1. The main question raised is this. Three known and named persons were charged with dacoity along with two other unknown men. The jury acquitted one of the three and convicted the other two of the offence with which they had been charged. Mr. Vaz argues that the conviction is illegal as the jury has no jurisdiction to substitute for a man known and named one who was unknown. We are not prepared to go that length. We think that it was quite open to the jury, while holding that one of the accused who was supposed to have been known to the witnesses had not been property identified, to find that the total number of dacoits was five. At the same time we are of opinion that, when they acquitted the 2nd accused, the Judge should have asked them definitely whether they had considered the possible result of the acquittal and whether they still found that the number of robbers was five.
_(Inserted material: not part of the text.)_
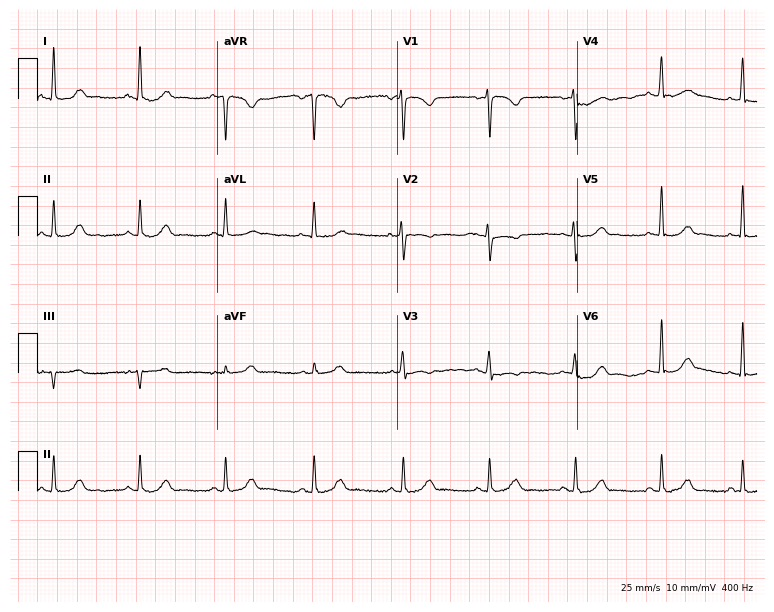
Resting 12-lead electrocardiogram. Patient: a 32-year-old female. None of these six findings is recorded: first-degree AV block, right bundle branch block, left bundle branch block, sinus bradycardia, atrial fibrillation, sinus tachycardia.

Nothing of the sort was, however, done and it is impossible to say what the finding of the jury would have been had those questions been put to them. It is not at all unlikely that the petitioners before us would have been found guilty only of robbery and received much lighter sentences.

2. The convictions must be set aside. We, however, see no necessity to direct a retrial. The petitioners have been in jail for several months, a quite adequate punishment for what appears to have been no more than a drunken brawl. The petitioners will be released from custody.